Eschatology has been the center of theological attention for about a half century. It was at the turn of the century that theologians rediscovered the New Testament teaching about the Kingdom of God. Against the background of nineteenth century evolutionistic thought, it was realized that the New Testament said nothing about a Kingdom of God to be gradually realized by human effort, but that it said much about the Rule of God to be brought about by a radical and new act of God. Johannes Weiss and Albert Schweitzer laid the groundwork for the so-called “thoroughgoing eschatology,” and their influence is felt on the eschatological thinking of our own day. It was Fritz Buri and Martin Werner in Switzerland who later worked out the implications of the conclusions of Weiss and Schweitzer. Their basic idea was that the New Testament teachers (Jesus and the apostles) had reckoned on the direct and immediate coming of the Kingdom, an expectation doomed to be unrealized. The Church was disappointed at the delay of the Parousia as the Lord did not reappear and as it became apparent that the Church still had a long way ahead of her in history. So said Buri and Werner.

Such a view aroused the opposition in our day of men like Oscar Cullmann. Cullmann insisted that the “thoroughgoing eschatology” had wholly misinterpreted the New Testament hope. The radical eschatology missed the central place that New Testament faith gave to the completely decisive event of the Cross and the Resurrection of Jesus Christ, said Cullmann. The fact that the decisive events in saving history had already taken place kept the Church from suffering a severe crisis as a result of the delay in the reappearance of Christ.

The Lord’s coming was further off than the first believers thought, said Cullmann, but their faith realized that the great and radical event that changed the world had already happened at Calvary.

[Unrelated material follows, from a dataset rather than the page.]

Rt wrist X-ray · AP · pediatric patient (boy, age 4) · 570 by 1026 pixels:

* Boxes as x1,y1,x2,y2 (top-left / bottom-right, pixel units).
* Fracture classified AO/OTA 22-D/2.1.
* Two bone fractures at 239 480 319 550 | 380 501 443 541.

What had yet to happen was only an outworking and an establishment of the salvation that had already been brought into the world.

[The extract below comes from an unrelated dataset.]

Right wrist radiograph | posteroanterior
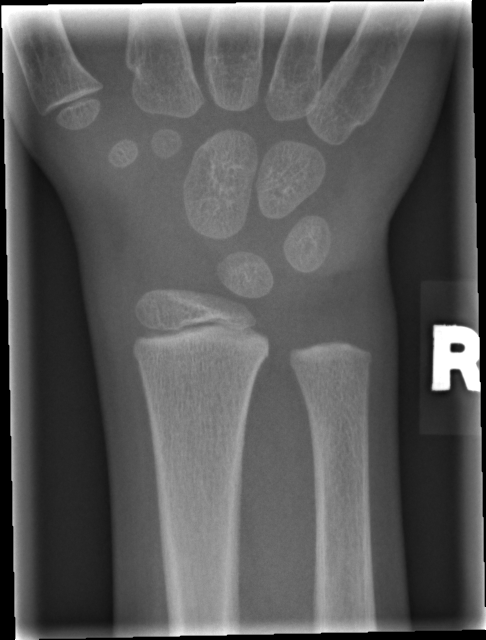
{
  "fracture": "none labeled"
}

Representatives of the school of “thoroughgoing eschatology” have argued against Cullmann that the expectation of the New Testament believers had been crushed by the Lord’s delay. They argue, indeed, that the delay of the Parousia had become an explicit matter dealt with in the New Testament itself, namely in II Peter. But we must note that in II Peter, it is the scoffers who intimidate the believers with the jibe, “Where is the promise of His coming?” Everything goes on the same as it has since the beginning of the world. Peter answers the scoffers by saying that they forget that everything has not gone on the same since the creation of the world. The flood has intervened. Scoffers in those days were saying that nothing could radically change things, that it was folly for Noah to expect judgment from heaven. Moreover, God delayed the flood which made it look for a while as though he had forgotten his promise. But God delayed only in order to grant time for men’s conversion; the delay was filled with God’s patience and long-suffering. The delay in his coming now does not make history meaningless; indeed, there is really no delay. God is fixing his own time wisely.

In the early days, the scoffers were not really concerned with the coming of Christ. They ridiculed the whole notion of God’s promise. Hence, when Peter says that a thousand years are like yesterday for God, he is not insisting that history has a long road ahead before the Lord would return. He only places before the Church the need for watchfulness: the day of the Lord shall come as thief in the night. Meantime, believers were to make their way through the world in a holy walk; filled with expectation, theirs it was to hasten on toward the coming of the Day of the Lord (2 Peter 3:11).

Representatives of the “thoroughgoing eschatology” obviously are not ignorant of II Peter. They are, however, not convinced of the above argument. They insist that Peter’s epistle is one that lets us see how the Church was confused by the delay in the Lord’s return. That is, II Peter is an early attempt to explain the delay to the Church. But such an interpretation does not have rapport with the contents. We read nothing to suggest that the Church as a whole was confused by the fact that the Lord had not yet returned. On the contrary, it was only some of the scoffers who made a point of it.

A controversy such as this, having gone on now for some 50 years, is not an academic point of theological debate. It touches on the vitals of believers’ lives. The Church still stands before the New Testament witness that the return of the Lord is near at hand. It is a witness that calls the Church of today to watchfulness. The surprising nature of the return (he comes as a thief) accents the need for watchfulness. We do not know the time of his coming.

Nonetheless we must remember that the history of man which marches on toward the end time is not a meaningless history. It is still a history full of God’s forbearance, for God is not willing that any should perish, but that all should come to repentance (2 Pet. 3:9). This means that we can count on nothing certain for tomorrow, but that we must view history in faith as we walk in holiness and love. Every setting of the date of his return has failed; yet, every now and then someone tries to set the date. The Gospel teaches us two things: we are not to fall asleep but are to be ever watchful, as a sentinel at his post; and we are not to despair at the course of history. For now is the gracious time in which the call to conversion sounds over history. How closely the controversies of theology are related to the life of the Church! The word of II Peter concerning the scoffers at the delay in the Lord’s return is still of existential significance for the Church of the twentieth century. Our century is full of tension and catastrophy, but it is full too of the forbearance and mercy of God.